Granting that until this season the Patriots had another advantage besides coaching: Tom Brady over Dak Prescott, who’s good enough to push Tony Romo into the booth, but not good enough to beat the Greatest Of All Time. 

Now that Brady is 42, perception is changing.  As Simms put it: “Dak Prescott is better at this point in his career than Tom Brady.”

It’s true his receivers are mostly scrap, but Brady’s leadership, always  impeccable, came under scrutiny at NRG. He didn’t help the self-esteem of his young teammates by getting captured on TV screens faulting their physical and mental quickness.

The Patriots were far less effective playing Houston than they had been a week earlier against Dallas.   The 28-22 score was not indicative; the champs were outgained 418-276.

They were even outsmarted.  

It’s folly to try a trick play on Belichick.  But his protégé, Bill O’Brien, got a touchdown from quarterback Deshaun Watson grabbing a triple-option pitch as if he’s Lamar Jackson.  

It’s difficult to imagine such daring from Jason Garrett.  It was his team that was tricked Thursday, when the Bills scored on a double reverse pass from a wide receiver.

It’s also difficult to imagine Obie thinking of such dazzle, but Houston’s head coach of six years is finally acting like a head coach — inspiring others instead of doing everything himself.  He generously credited his staff with designing the red zone special; all he did was say when.

After the game, he got a dead-fish handshake from Belichick, supposedly because of Obie’s tampering on the offseason with Patriots draft wizard Nick Caserio.  The Texans have since abandoned that costly pursuit, and O’Brien was hoping he’s good again with his former boss.

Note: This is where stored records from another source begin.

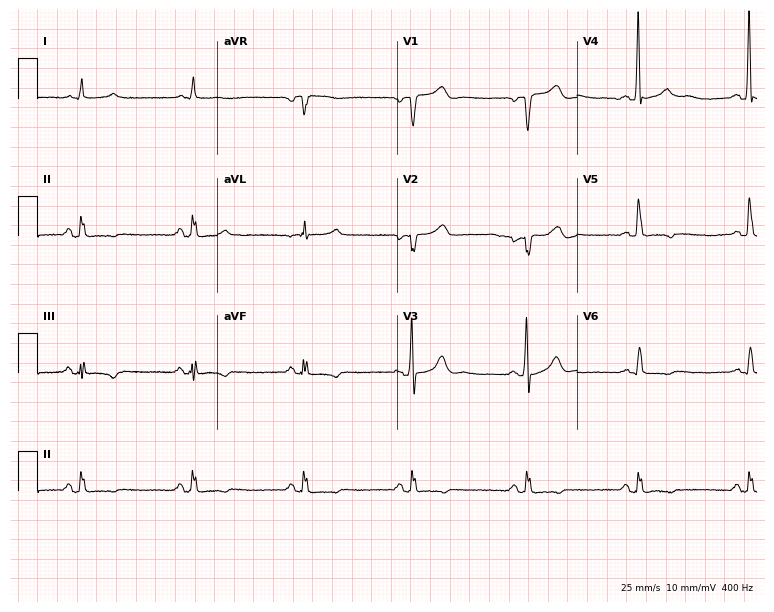
Standard 12-lead ECG recorded from a man, 56 years old (7.3-second recording at 400 Hz). Read as a normal ECG.
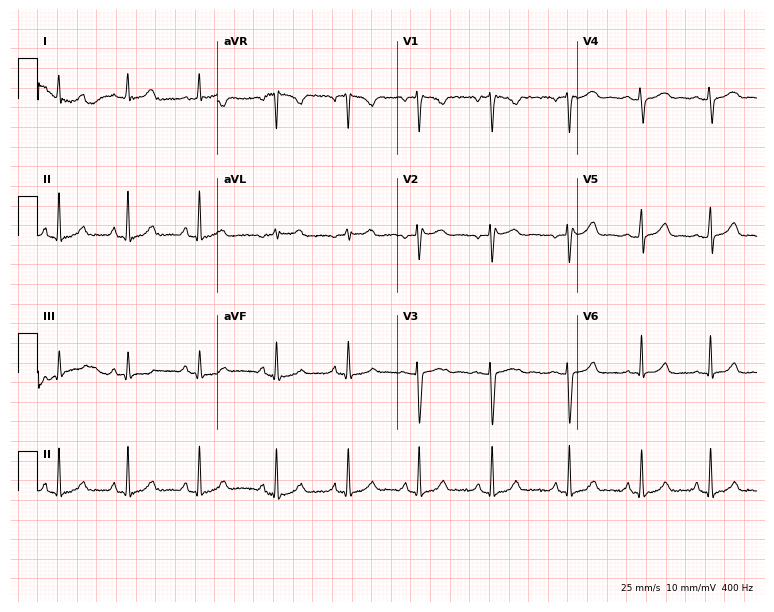
Standard 12-lead ECG recorded from a female, 27 years old (7.3-second recording at 400 Hz). None of these six findings is recorded: first-degree AV block, right bundle branch block (RBBB), left bundle branch block (LBBB), sinus bradycardia, atrial fibrillation (AF), sinus tachycardia. Only these six findings were labelled.
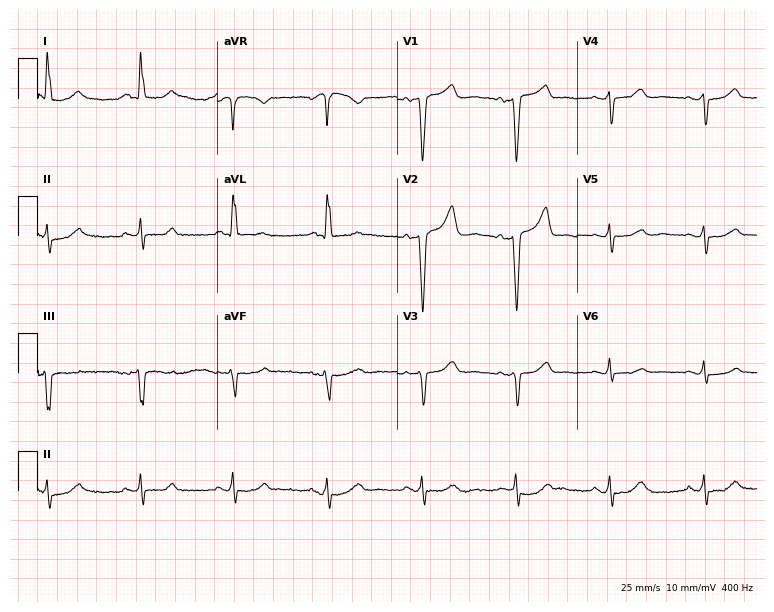
ECG (7.3-second recording at 400 Hz) — a 70-year-old female. Screened for six findings — first-degree AV block, right bundle branch block, left bundle branch block, sinus bradycardia, atrial fibrillation, sinus tachycardia — none is recorded.
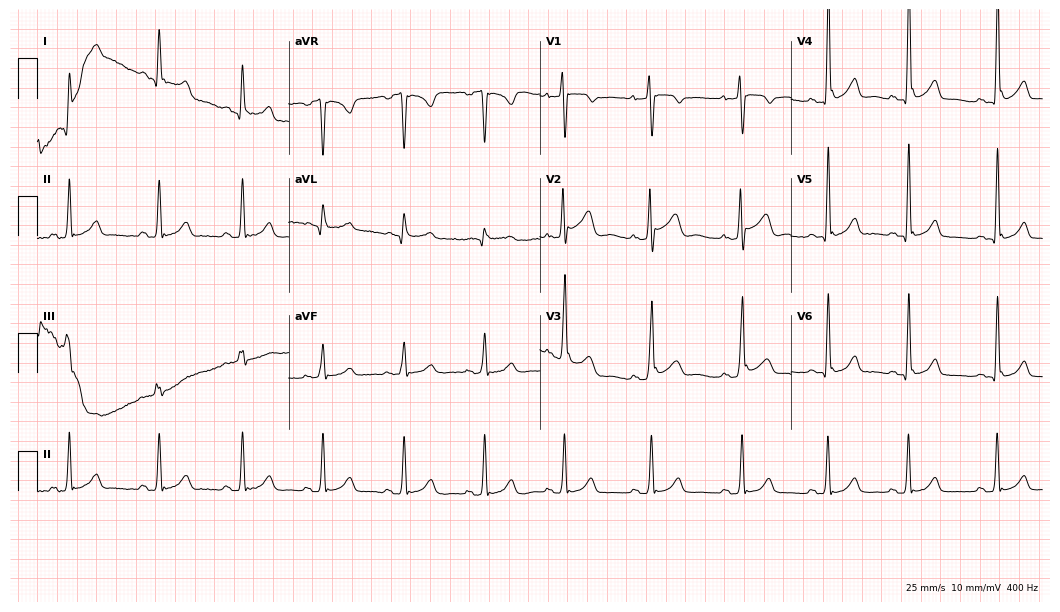
Electrocardiogram, a male patient, 35 years old. Of the six screened findings (first-degree AV block, right bundle branch block, left bundle branch block, sinus bradycardia, atrial fibrillation, sinus tachycardia), none is recorded.
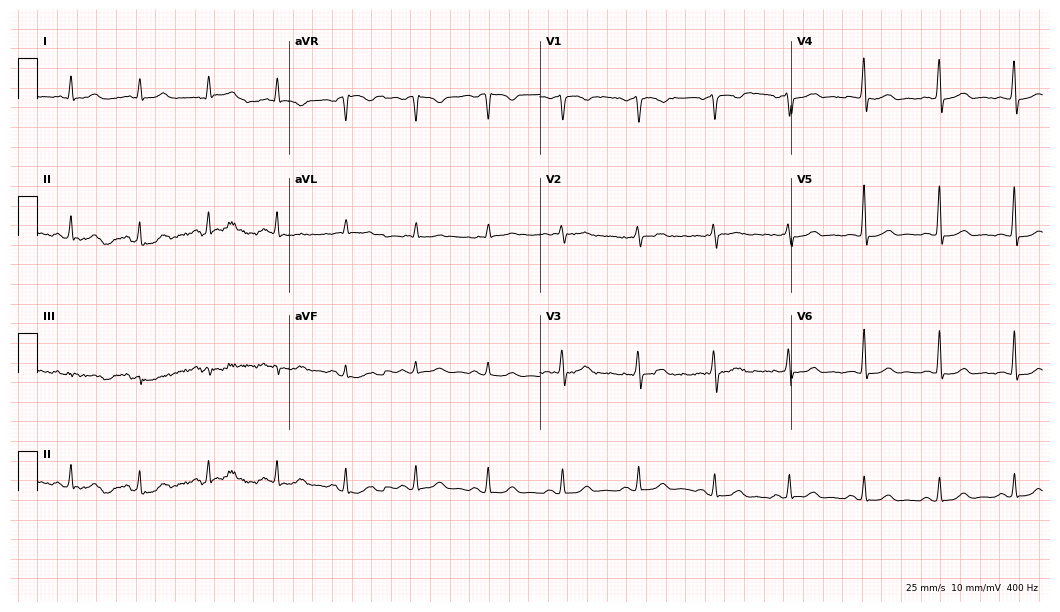
Standard 12-lead ECG recorded from a 52-year-old male (10.2-second recording at 400 Hz). Read as a normal ECG.
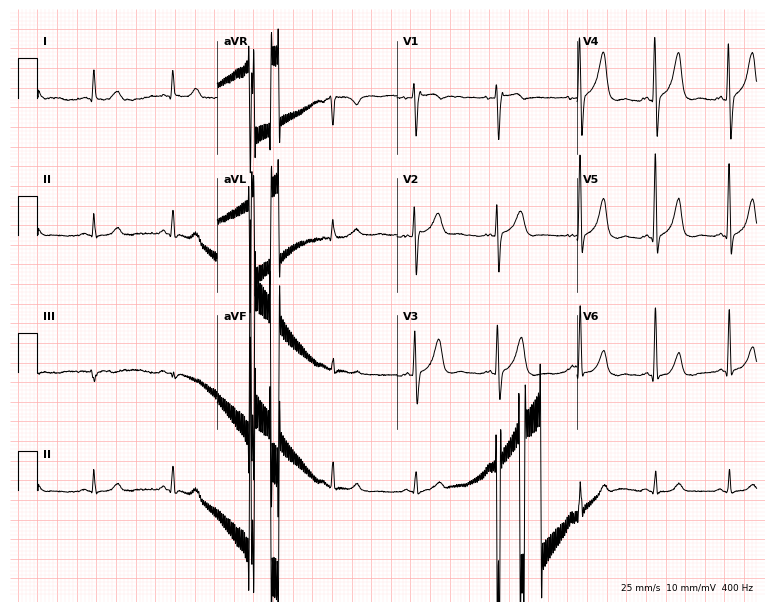
12-lead ECG from a male patient, 63 years old (7.3-second recording at 400 Hz). No first-degree AV block, right bundle branch block (RBBB), left bundle branch block (LBBB), sinus bradycardia, atrial fibrillation (AF) or sinus tachycardia recorded for this tracing.
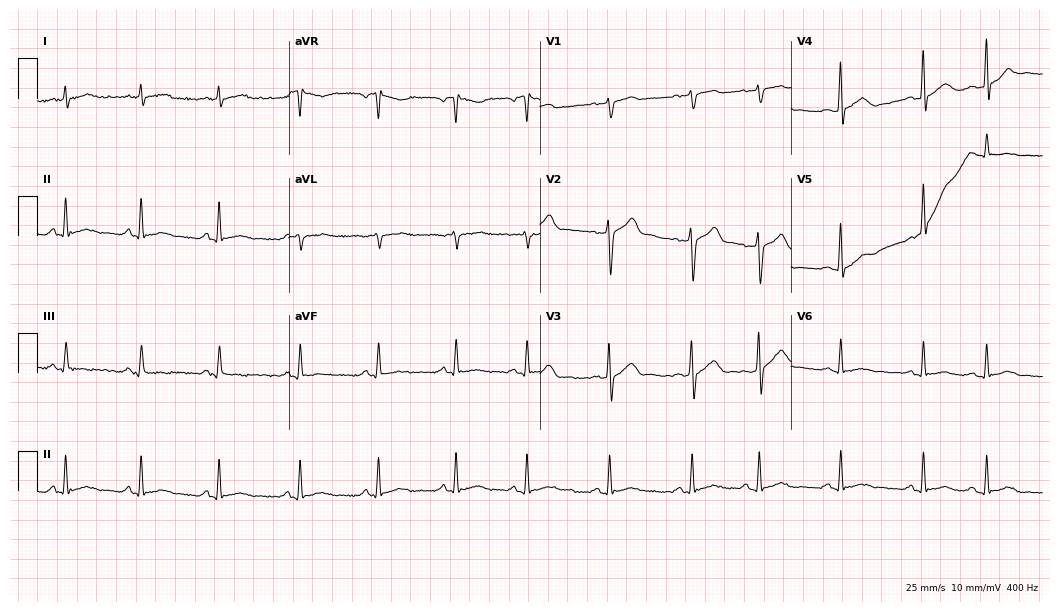
Electrocardiogram, a 53-year-old man. Of the six screened findings (first-degree AV block, right bundle branch block (RBBB), left bundle branch block (LBBB), sinus bradycardia, atrial fibrillation (AF), sinus tachycardia), none is recorded.
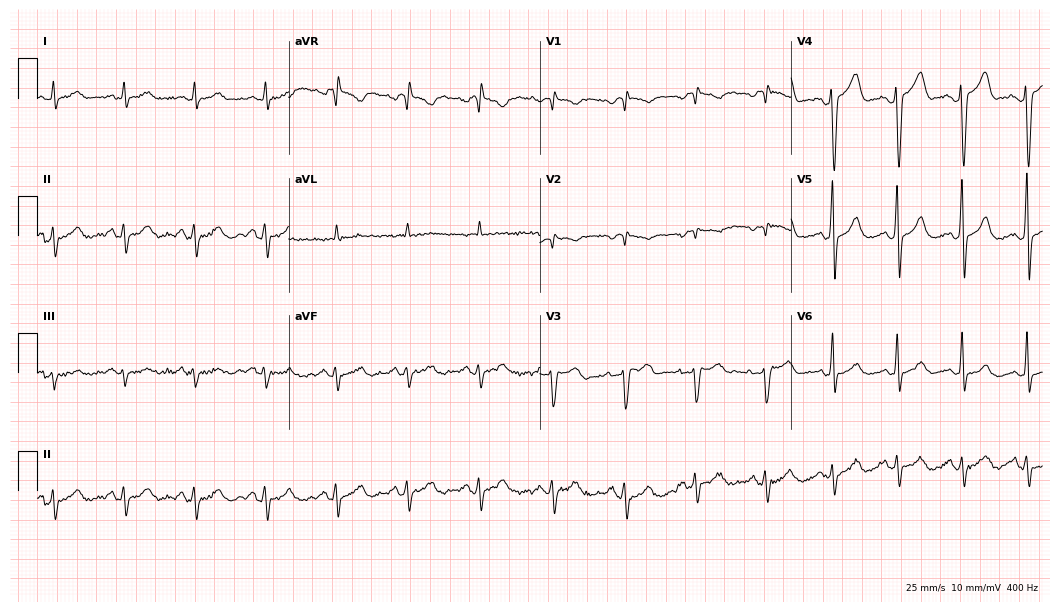
12-lead ECG from a 77-year-old man. Screened for six findings — first-degree AV block, right bundle branch block, left bundle branch block, sinus bradycardia, atrial fibrillation, sinus tachycardia — none is recorded. Other findings, if any, are not listed.
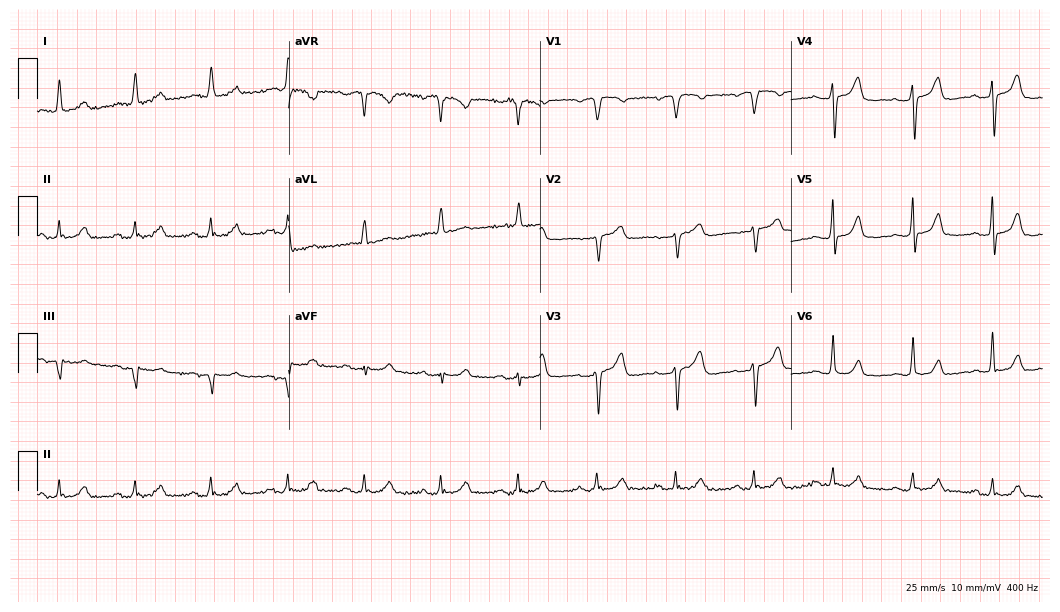
Standard 12-lead ECG recorded from a woman, 84 years old. Read as a normal ECG.
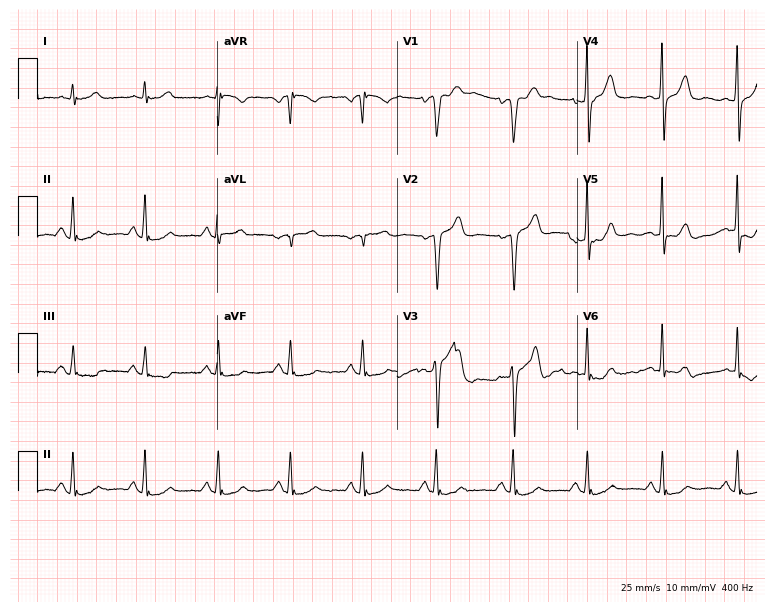
Electrocardiogram (7.3-second recording at 400 Hz), a male, 69 years old. Overall reading on record: normal ECG.

Didn’t look like it. Perhaps Belichick sees the Texans as a threat to his empire.

Not to make too much of the Patriots falling apart like a stale taco.  They were so sapped by a flu epidemic that they flew south in two planes, one for the nine who had been too ill to practice.

But I can’t help thinking Belichick is shaken by the athleticism and speed of the Texans.  Jerry Jones should be worried about losing his state.

Who do you want at quarterback, Prescott or Watson?   

And for all the accolades won by the Dallas line, do you want blind-side protection from Tyron Smith, who’s already broken down at 28?  Or would you rather trust Laremy Tunsil? He’s 25 and showing no ill effects from anything inhaled three years ago from a suspicious pipe.

Barring calamitous injury, Houston seems certain of a top-3 pass offense for the next three years at least.  I can see why Jones is holding off on granting Prescott the contract extension he promised in September. Dak will make more than Kirk Cousins money– $28 million per year – huge cap hit.

Cousins is a cautionary tale.  His passer rating is better than Russell Wilson’s, but he still bears the stigma of shrinking in bright lights.  He’s 0-8 after Monday Night’s 37-30 thrilling but losing try in Seattle.

Prescott’s big-game resume is equally sparse.  The Cowboys haven’t beaten a winning team this season.  Not that it matters in the NFC Least. Dallas is leading at 6-6.  Philadelphia is runner-up at 5-7 following an unfortunate encounter with the tanking Dolphins.

The Eagles have the softer close – two dates with the Giants, one with the Redskins, wrapped around the Cowboys on Dec. 22 at Lincoln Financial.  

Romo, commenting for CBS, said, “The game with Philadelphia in Week 16 will determine the division winner.  If they string together some wins in the playoffs, nobody’s gonna care about what happened here.”

That’ true, of course.  If the ‘Boys clinch their division, they coast out the final week of the regular season.  A short fuse finds a spark, they’re hot in January, Zeke finally in shape, Jerry backing out of the picture and videos.  

But when you seriously ponder the Texans, 8-4 even with J.J. Watt and Lamar Miller out for the season, their future looks more promising than Jerry’s Cowboys.   What used to be America’s Team struggles to hold onto the heart of Texas.